Dr Yi Wu, Henley Business School, University of Reading, UK

Dr Steven Devaney, Henley Business School, University of Reading, UK


Tags: ESG, media sentiment, text mining, pricing, machine learning

Output type: Research briefing

Target stakeholders: Asset managers, property researchers, financial PR



"Newspaper colour" by NS Newsflash is licensed under CC BY 2.0.


What’s the issue?


While the role of sentiment in financial markets and the wider economy is well explored, there has been much less analysis of its impact on the real estate investment market. The pricing of real estate assets or investment vehicles should reflect rational expectations of future cash flows. However, as there is considerable illiquidity and information asymmetries in the underlying real estate market, sentiment is also likely to play a role in pricing and investment decision making. Arguably, measuring media influence on real estate market outcomes is not only of interest to academic researchers, but also to real estate professionals because it can help investors and their advisers understand anomalies in real estate pricing and the adjustments to pricing that might happen when sentiment changes.


Earlier thinking and research


Existing academic research on sentiment in real estate investment has either used published survey indicators or constructed bespoke measures based on economic data and/or capital flows.[1] Survey indicators capture the perceptions and expectations of different industry players to gauge the sentiment of the real estate market using questionnaires. Examples in the UK include market surveys conducted by the RICS that include questions on the expectations and perceptions of surveyors.[2] Such surveys can be time consuming to conduct and so results may only be available at relatively low frequencies such as quarterly or annual intervals. Similarly, the availability of composite indicators generated from economic data depends on the variables used to construct them and it can be challenging to isolate the contribution of sentiment from the other data contained within such measures.


Towards a new approach


The development of textual analysis techniques and the greater availability of textual data has created the possibility of going deeper into the analysis of soft data, including newspaper articles and other media-generated content. In our project, we started examining such data to gauge its potential for producing high frequency measures of real estate sentiment. We investigate whether the media has had an impact on real estate market pricing and performance, with an initial focus on media coverage of specific listed real estate firms. The project seeks to measure the sentiment that is embedded in the text of news articles related to such firms, and to compare this with the share price performance of those firms.

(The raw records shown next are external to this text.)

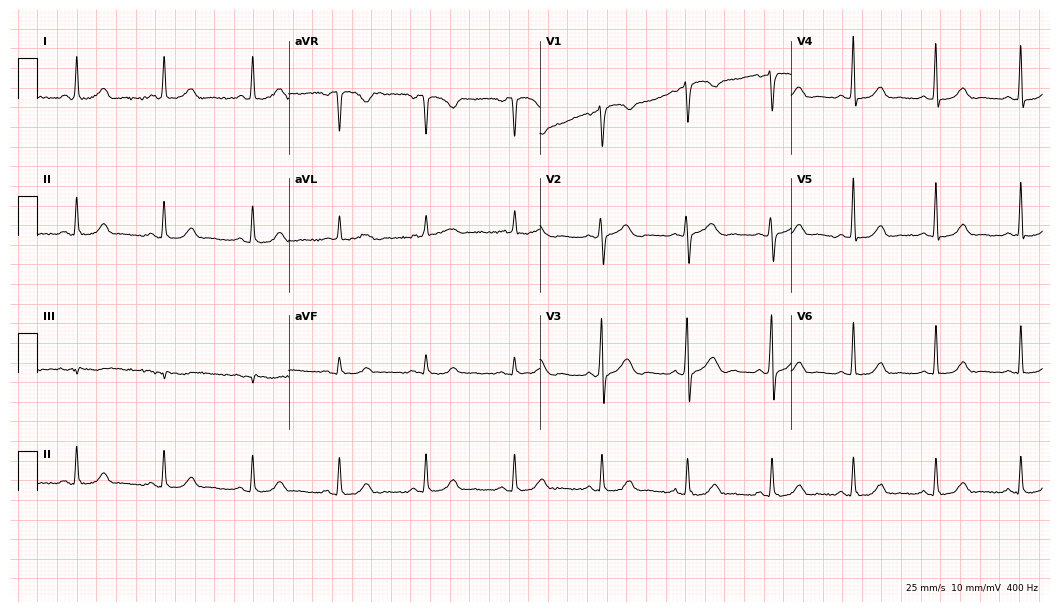
12-lead ECG from a male patient, 61 years old. Labelled as a normal ECG.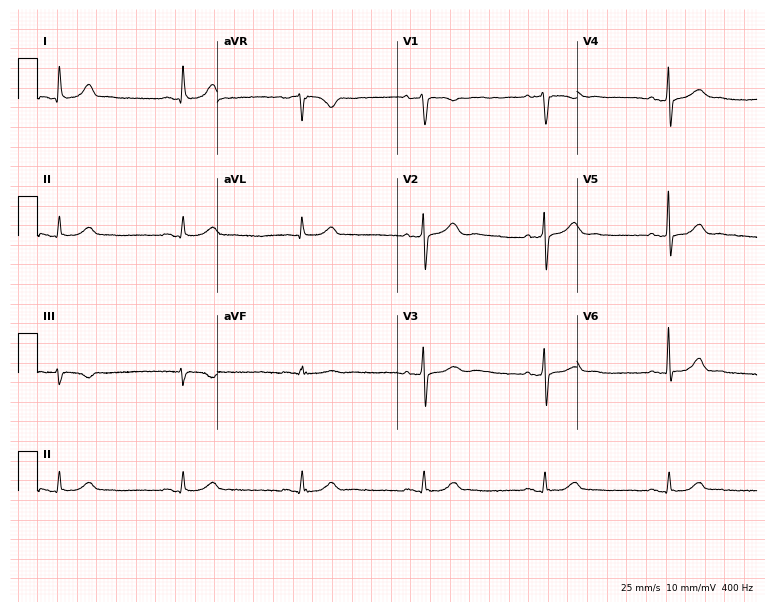
Resting 12-lead electrocardiogram. Patient: a male, 70 years old. None of these six findings is recorded: first-degree AV block, right bundle branch block, left bundle branch block, sinus bradycardia, atrial fibrillation, sinus tachycardia.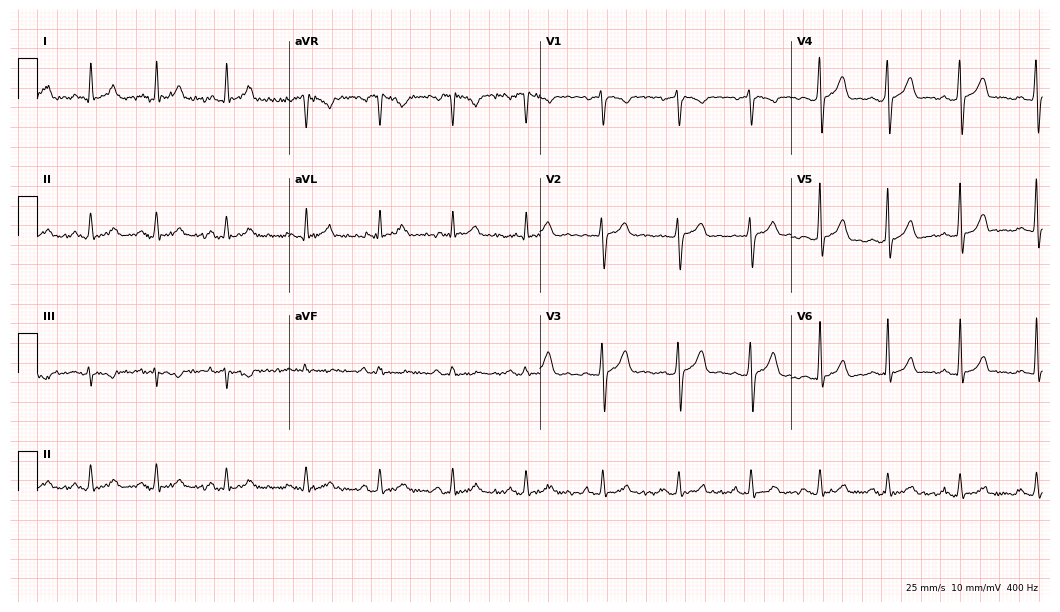
12-lead ECG from a 27-year-old male (10.2-second recording at 400 Hz). Recorded interpretation: within normal limits.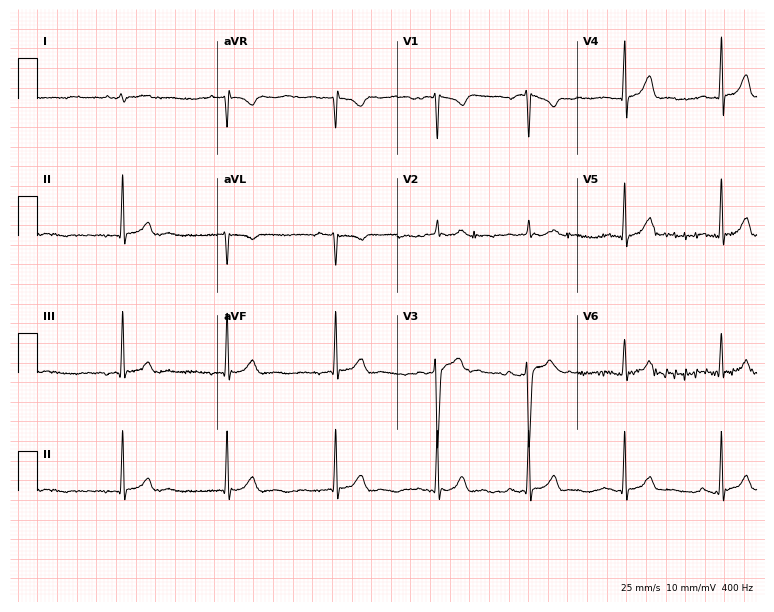
Resting 12-lead electrocardiogram (7.3-second recording at 400 Hz). Patient: a 25-year-old male. Read as a normal ECG.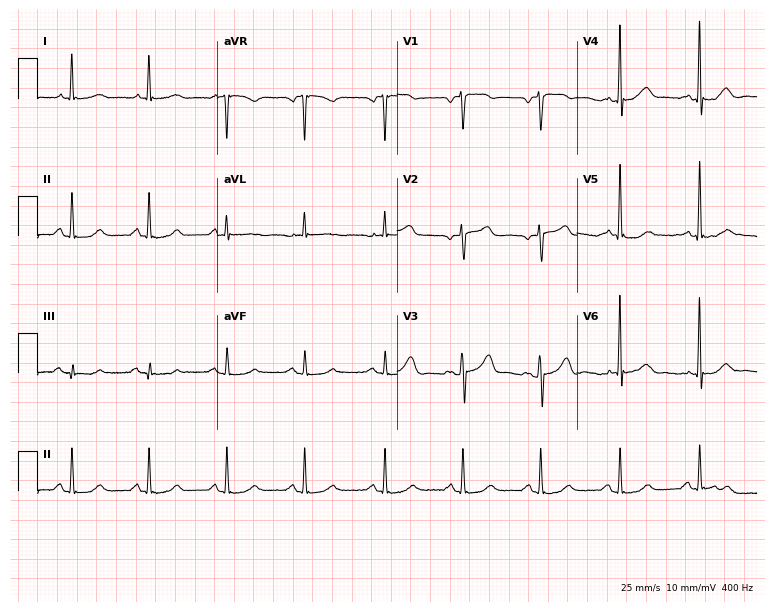
Electrocardiogram (7.3-second recording at 400 Hz), a female, 60 years old. Overall reading on record: normal ECG.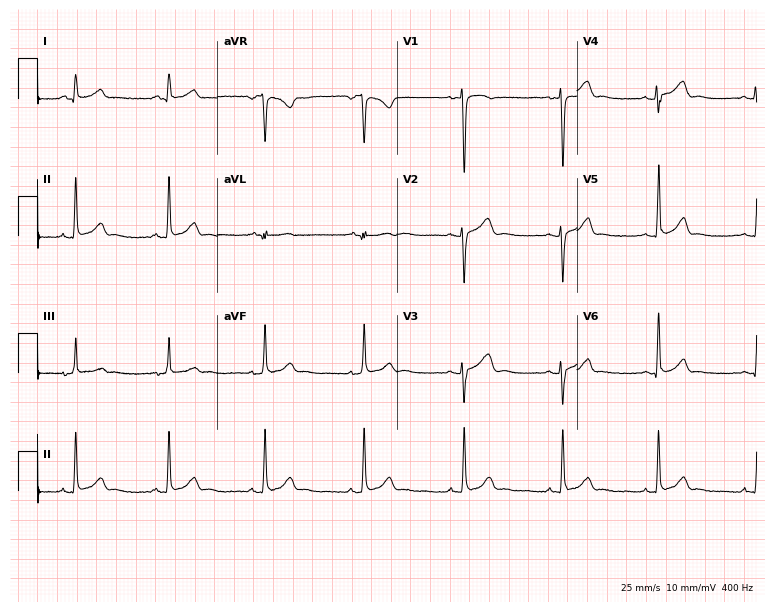
12-lead ECG (7.3-second recording at 400 Hz) from a woman, 23 years old. Screened for six findings — first-degree AV block, right bundle branch block, left bundle branch block, sinus bradycardia, atrial fibrillation, sinus tachycardia — none is recorded.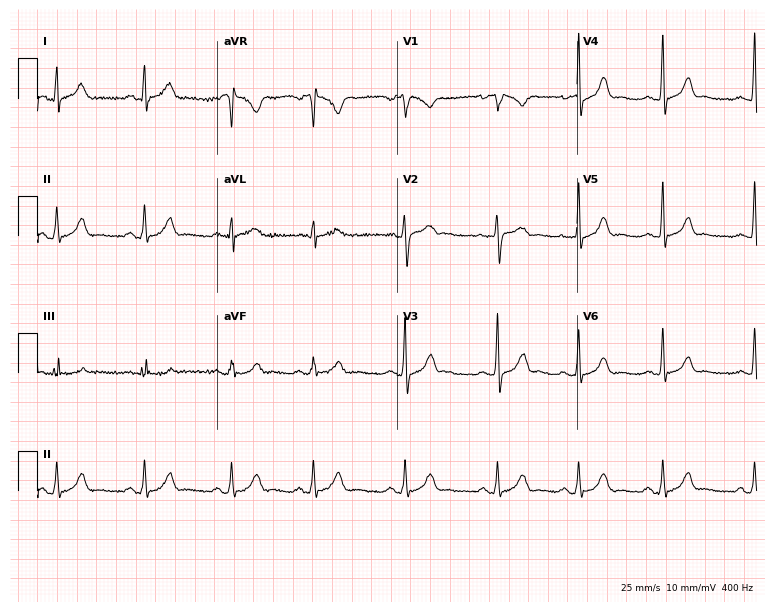
ECG — a 27-year-old female patient. Labelled as a normal ECG.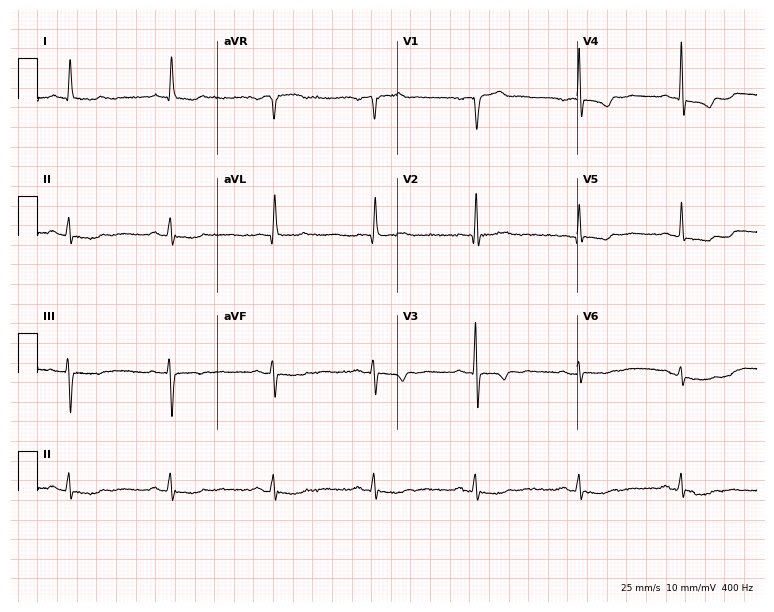
Resting 12-lead electrocardiogram. Patient: a 76-year-old man. None of these six findings is recorded: first-degree AV block, right bundle branch block, left bundle branch block, sinus bradycardia, atrial fibrillation, sinus tachycardia.

To detect sentiment in news articles, researchers in finance and economics have used textual analysis to interpret the words used by analysts and reporters. While most well-known sentiment scoring services are based on financial news providers, we examine articles published by real estate news providers, such as Property Week and EG Radius to capture data about the activities of listed real estate firms. This is because coverage of all but the very largest real estate firms in general financial media is often sparse. We tested different word lists to identify the presence of positive and negative sentiment in the articles. To our knowledge, there is little research of this kind in the real estate sector, but interest in this area is growing.[3]

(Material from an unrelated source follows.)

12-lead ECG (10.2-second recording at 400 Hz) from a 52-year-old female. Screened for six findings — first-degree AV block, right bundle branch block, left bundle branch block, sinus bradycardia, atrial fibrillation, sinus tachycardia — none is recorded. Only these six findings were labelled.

Our first trial is based on the textual analysis of a pool of UK real estate news articles. We downloaded a sample of articles related to 32 UK REITs from EG Radius and Property Week and produced a time series of sentiment scores using the TB, Vader and Finbert textual analysis packages used by previous research in social sciences and in finance. The graph below provides a comparison of the different approaches. Although the signals are noisy, the rises and falls mirror the ups and downs in the UK real estate market cycle in this period, especially since the mid-1990s.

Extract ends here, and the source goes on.